Task brief:
Pictures are not part of the copy. Reproduce all the records exactly.
Top of Provided information
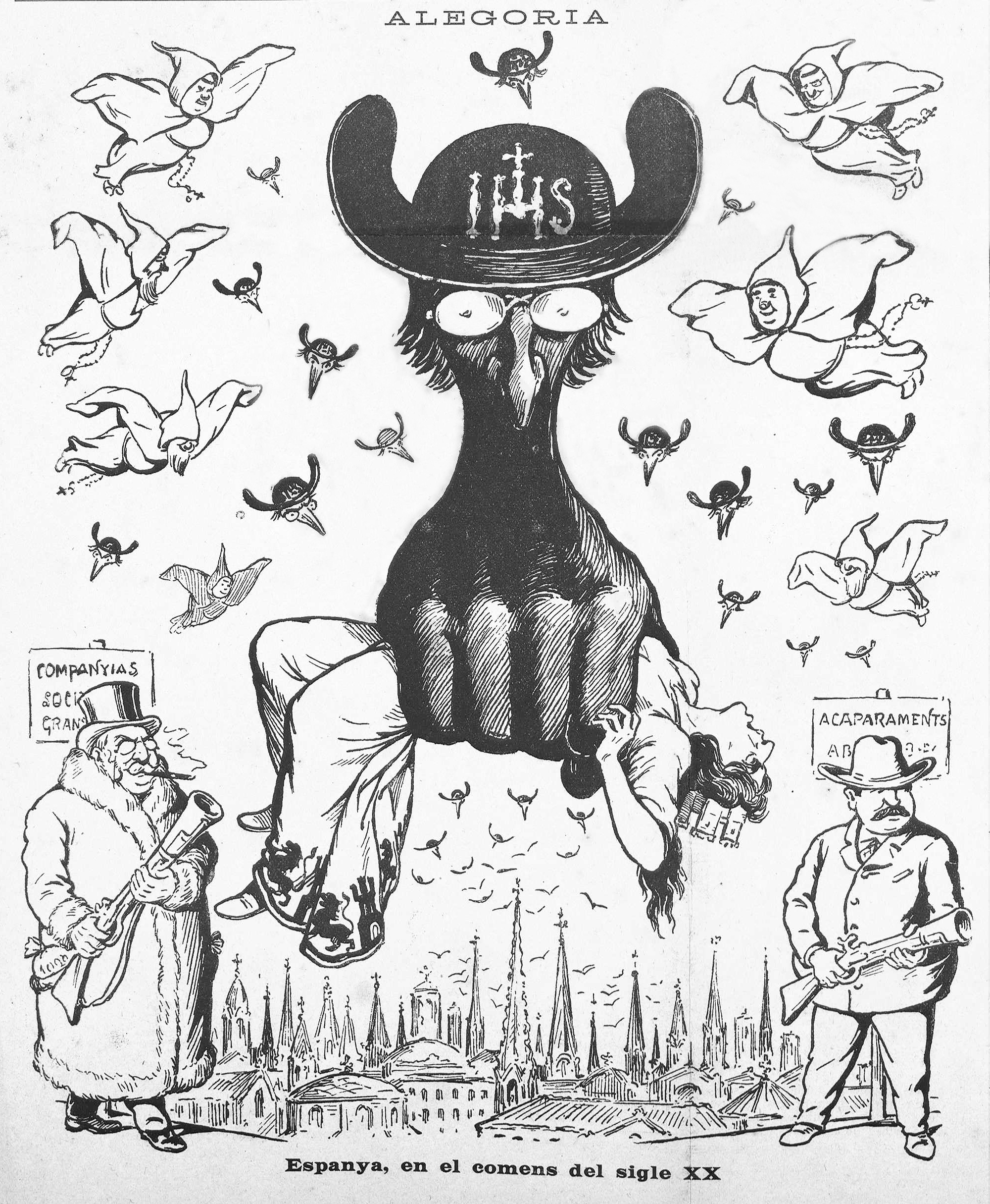 Alegoria.
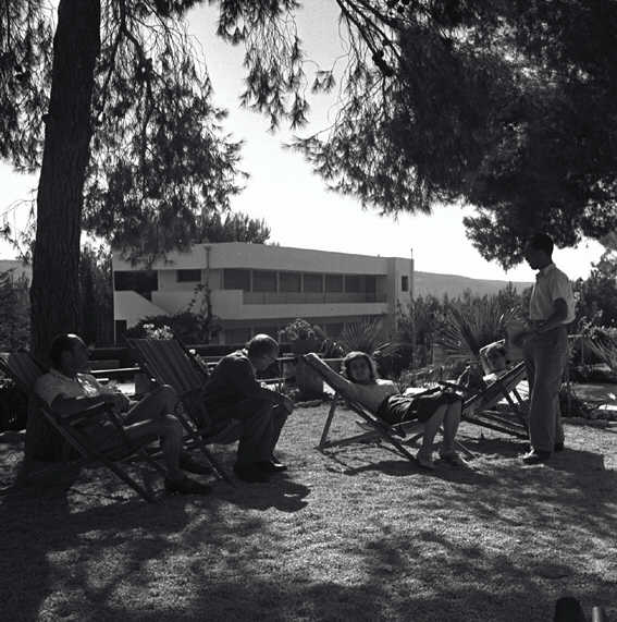 מוצא - בית ההבראה "ארזה" במוצא
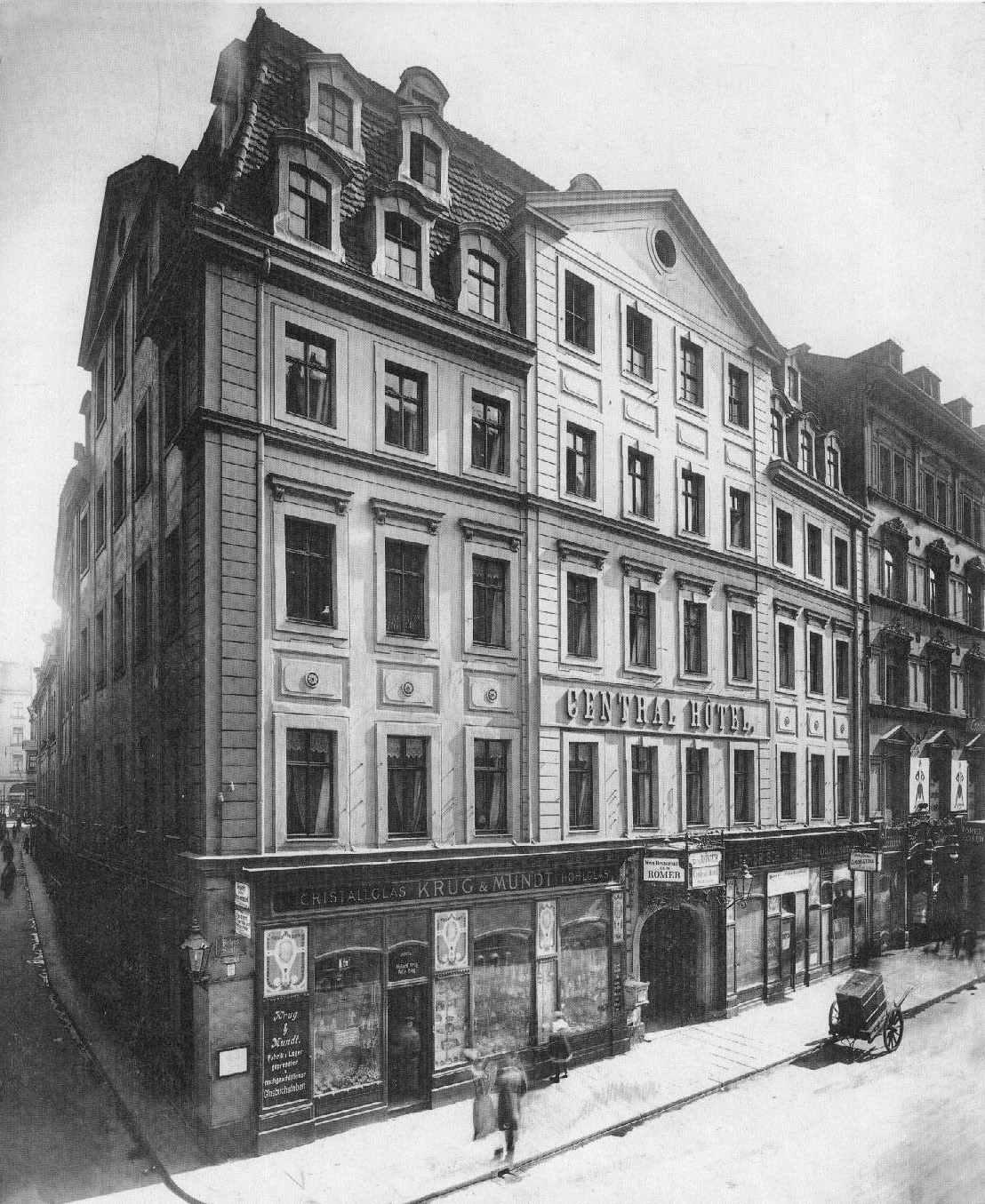 Petersstraße Nr. 25 / Preußergäßchen, Central Hotel mit 120 Zimmern. Bis 1887 unter den Namen Hotel de Baviére. An dieser Stelle wurde später 1912 das Kaufhaus Althoff (später Centrum-Warenhaus, heute (2013) Karstadt) erbaut.
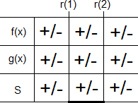 Quadro de Sinais Geral para dois fatores de uma Inequação-Produto ou Inequação-Quociente
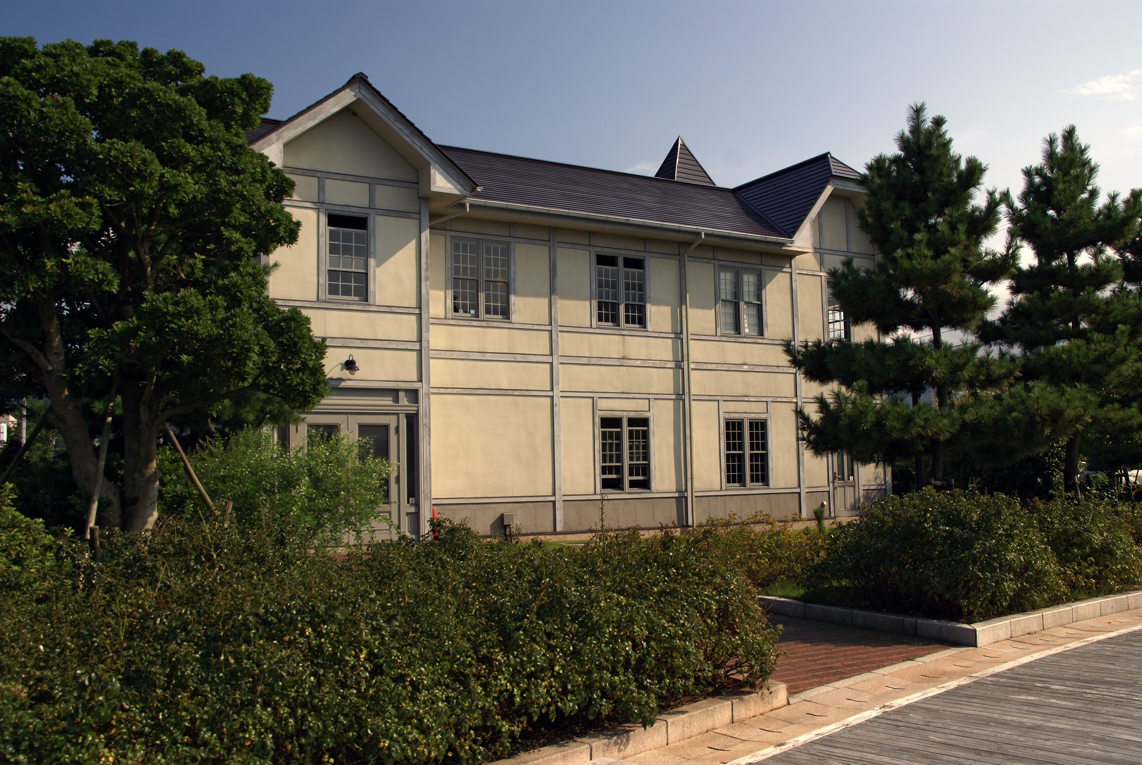 Old Tsuruga-port Station in Tsuruga, Fukui prefecture, Japan
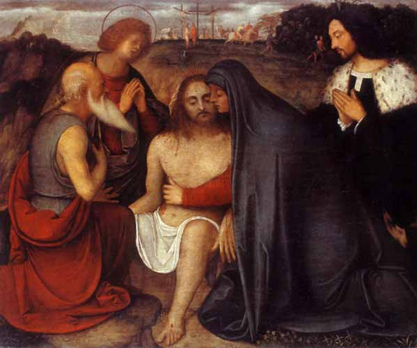 Pietà con San Juan Evangelista, San Jerónimo y donantetitle QS:P1476,es:"Pietà con San Juan Evangelista, San Jerónimo y donante" label QS:Les,"Pietà con San Juan Evangelista, San Jerónimo y donante"
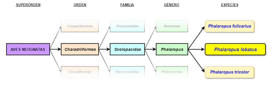 Taxonomía Phalaropus lobatus
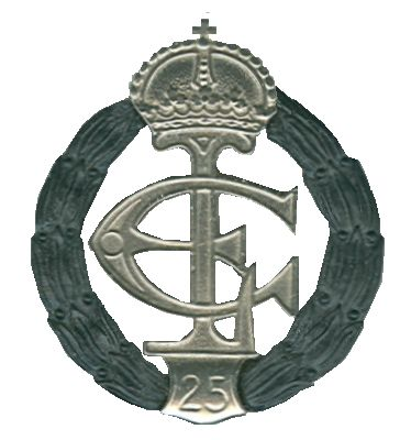 Krieger-Ehrenzeichen in Eisen Hessen 1917 Particuliere verzameling, Groningen
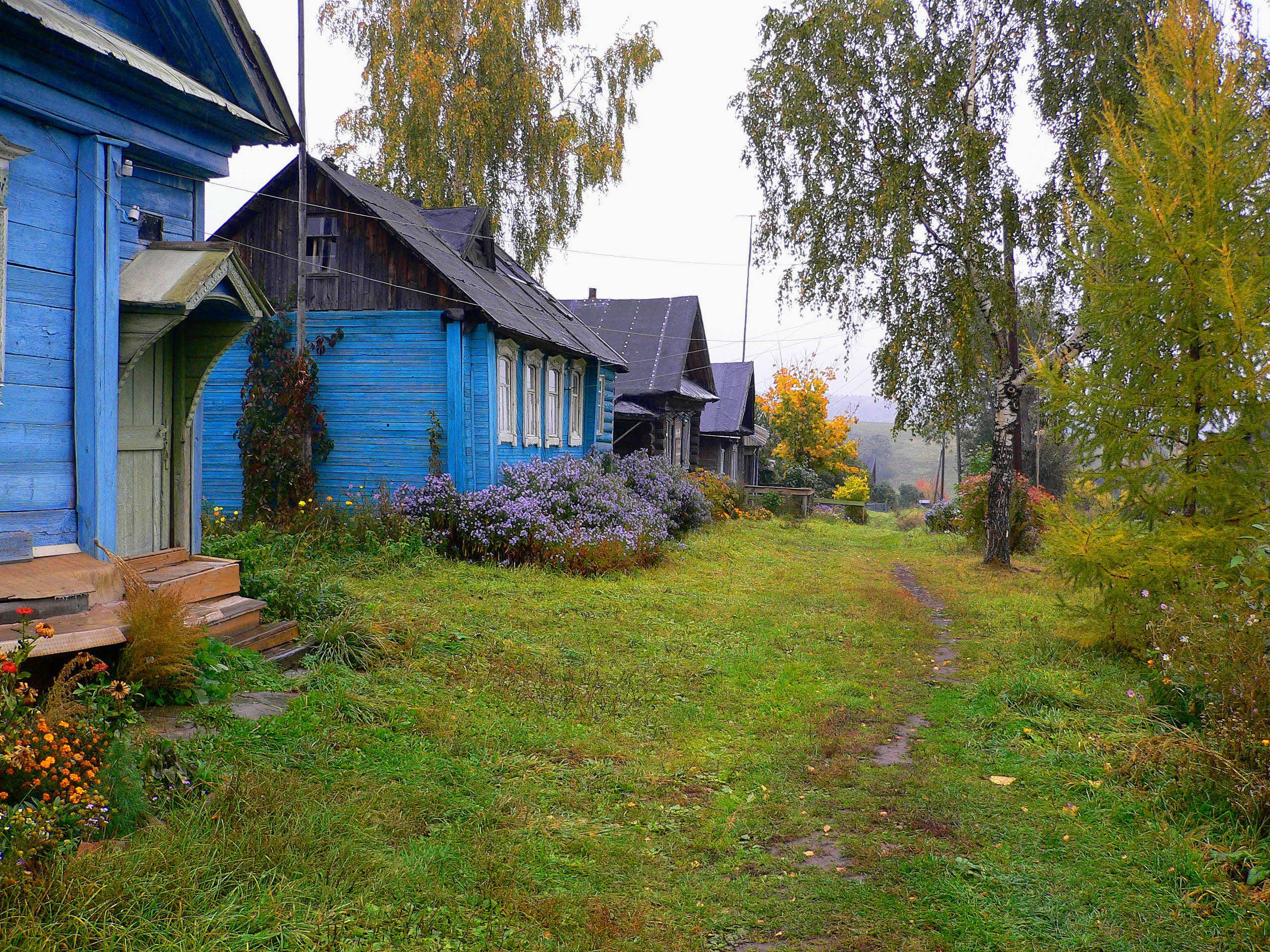 Осенняя пора
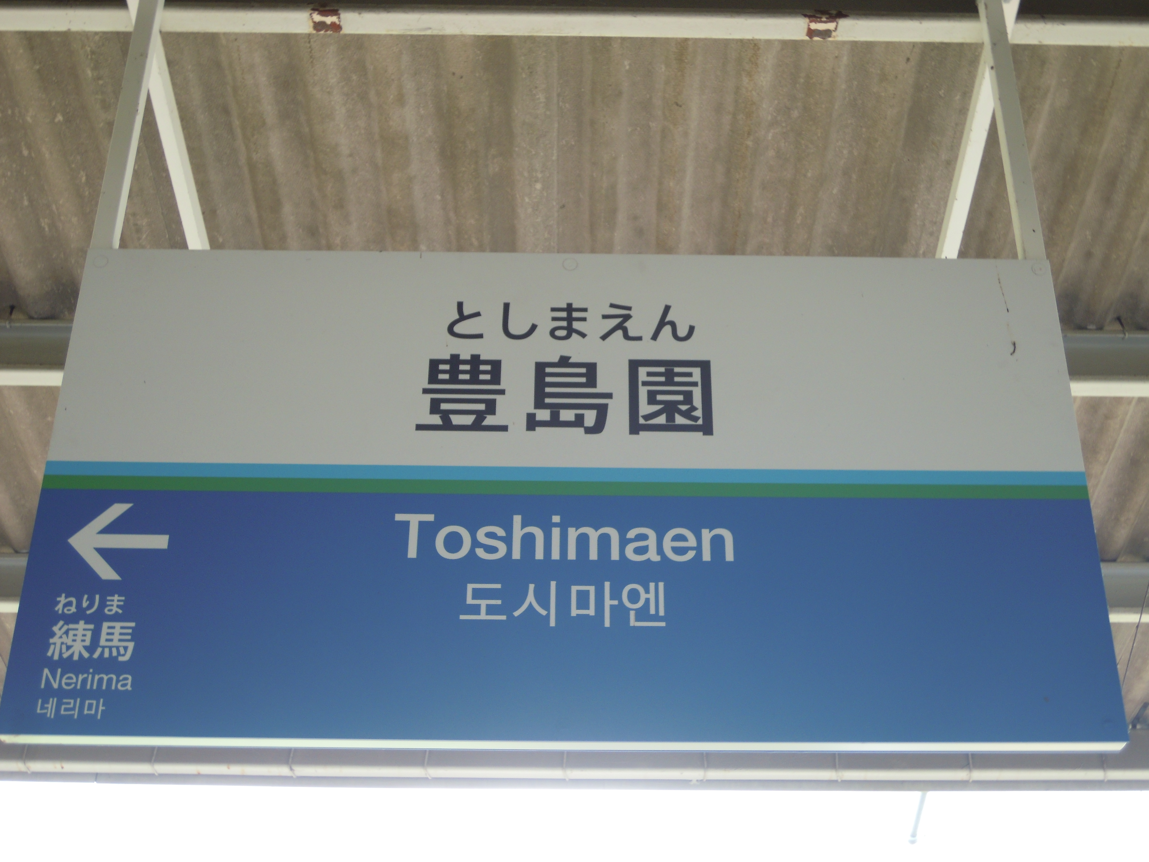 西武豊島園駅、駅名標
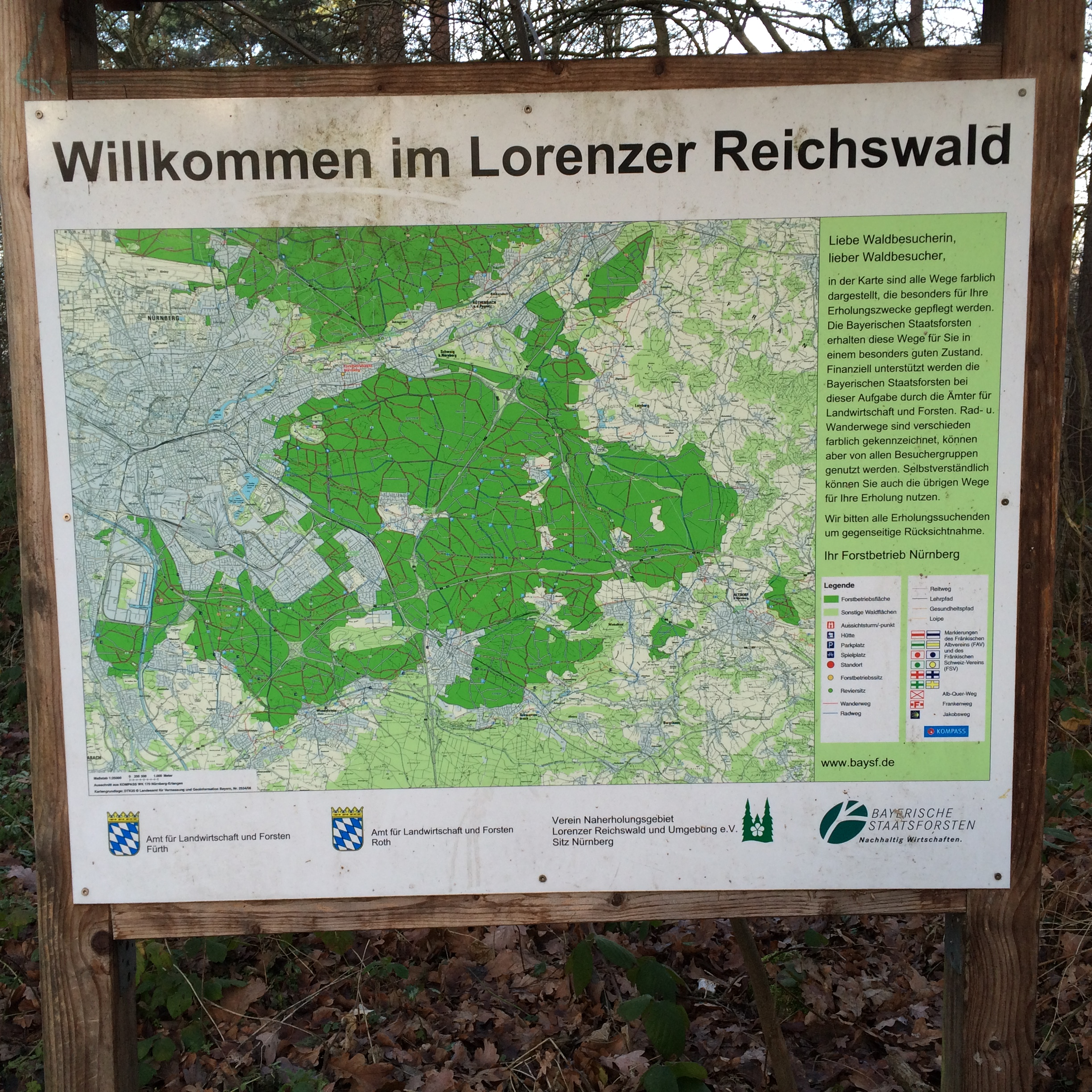 Nürnberg Lorenzer Reichswald Karte
Bottom of Provided information
Answer section:
 Alegoria.
 מוצא - בית ההבראה "ארזה" במוצא
 Petersstraße Nr. 25 / Preußergäßchen, Central Hotel mit 120 Zimmern. Bis 1887 unter den Namen Hotel de Baviére. An dieser Stelle wurde später 1912 das Kaufhaus Althoff (später Centrum-Warenhaus, heute (2013) Karstadt) erbaut.
 Quadro de Sinais Geral para dois fatores de uma Inequação-Produto ou Inequação-Quociente
 Old Tsuruga-port Station in Tsuruga, Fukui prefecture, Japan
 Pietà con San Juan Evangelista, San Jerónimo y donantetitle QS:P1476,es:"Pietà con San Juan Evangelista, San Jerónimo y donante" label QS:Les,"Pietà con San Juan Evangelista, San Jerónimo y donante"
 Taxonomía Phalaropus lobatus
 Krieger-Ehrenzeichen in Eisen Hessen 1917 Particuliere verzameling, Groningen
 Осенняя пора
 西武豊島園駅、駅名標
 Nürnberg Lorenzer Reichswald Karte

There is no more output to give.